Pour autant, ce jeu des différences, tout aussi académique que mutin, est bien vain : nous le savons, la vie de Jacques va de toute manière chavirer (celle de Violaine ayant déjà basculé). A la fin de la scène, l’avenir fera désormais partie du passé, et rien n’y changera, quelque soit la version retenue. Rien ne compte plus alors que le talent d’un metteur en scène et de comédiens, qui, dans le cas présent, est éminent.

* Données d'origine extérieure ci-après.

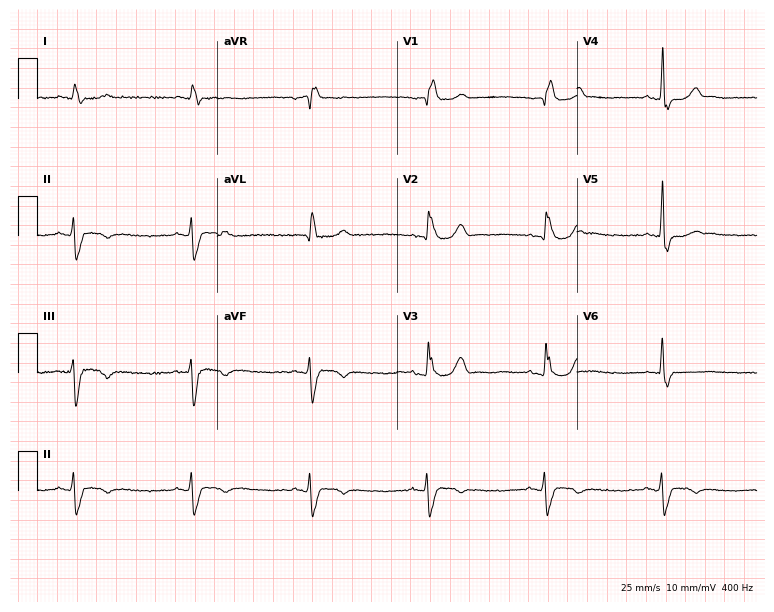
12-lead ECG from a 73-year-old man. Shows right bundle branch block (RBBB), sinus bradycardia (a sinus rate of 50 beats per minute or less).

Que ce fut en effet pour cette scène, mais aussi pour celle du baiser à Pierre de Craon, pour celle du départ d’Anne Vercors, pour celle bien évidemment où Mara vient présenter son enfant mort à Violaine, Michel Béatrix sait réinventer, et d’une certaine manière ré-initier (avec l’idée d’initiation du spectateur, voire avec celle très classique de catharsis), l’émotion originelle.
Il y a, c’est vrai, comme une sorte de curiosité espiègle, pour un amateur, à se rendre à chaque nouveau rendez-vous claudélien que la scène propose. A l’abri des certitudes, celles que nous ont forgées nos maîtres et nos expériences, nous allons assister à des spectacles, à un Echange, à un Partage, à un Soulier, ici à une Annonce, et c’est finalement moins à la découverte d’un risque pris par un homme ou une femme de théâtre, qu’à la découverte de nous-même que nous sommes parfois convié. Ce fut tout du moins ici le cas, ce qui n’est pas aussi fréquent malgré les paris lancés par tel ou tel.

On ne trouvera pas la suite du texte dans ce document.